Moist and sunshiny sweet, this Lemon Raspberry Bundt Cake is so perfect for Easter or Mother’s Day brunch! Loaded with fresh lemon zest, lemon juice, and raspberries, this cake is loaded with flavor. Perfect for breakfast, brunch, or dessert!
Lemon Raspberry Bundt Cake
A few weeks ago I asked you what kind of recipes you’d like to see more of, and there was an overwhelming response for LEMON! I get it. I love lemon, too! And with Spring (hopefully) right around the corner, now is the perfect time to add some new lemon recipes to the blog! Starting with this moist lemon cake that’s bursting with real lemon flavor and loaded with fresh raspberries. It’s topped with a melt-in-your-mouth lemon cream cheese frosting, and decorated with fresh raspberries and a sprinkle of lemon zest. It’s a total showstopper and SO good with a cup of coffee.
If you love the combination of raspberry and lemon, you have to try this cake!
Raspberry Bundt Cake
Ingredients:
- Unsalted Butter: in a pinch, salted butter may be used. But be sure your butter is at room temperature before baking!
- Full-fat Cream Cheese: I do not suggest using reduced fat here! This ingredient adds moisture and flavor to this cake.

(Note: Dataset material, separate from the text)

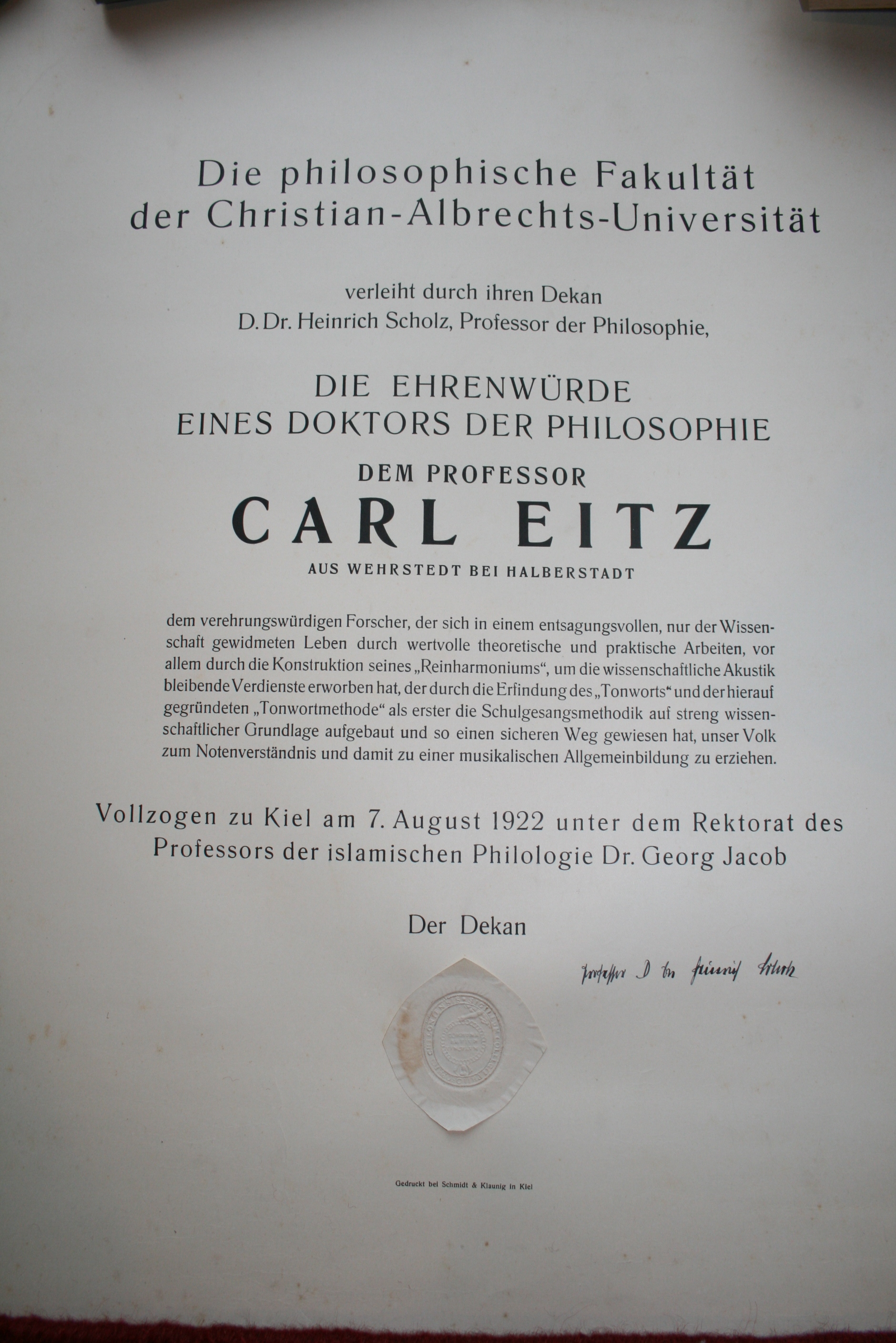 Die Urkunde zur Verleihung der Ehrendoktowürde an der Christian-Albrecht-Universität zu Kiel am 7. August 1922

- Eggs: You will need 5 large eggs for this recipe. Be sure they’ve come to room temperature before you add the eggs to the batter, as cold ingredients do not bond. You’ll also want to add the eggs one at a time, allowing each one to full incorporate before adding the next.
- Granulated Sugar: I suggest using all granulated sugar, as called for in the recipe. Brown sugar will technically work, but will change the overall taste, texture, and appearance of the cake. So if you do make that change, keep that in mind.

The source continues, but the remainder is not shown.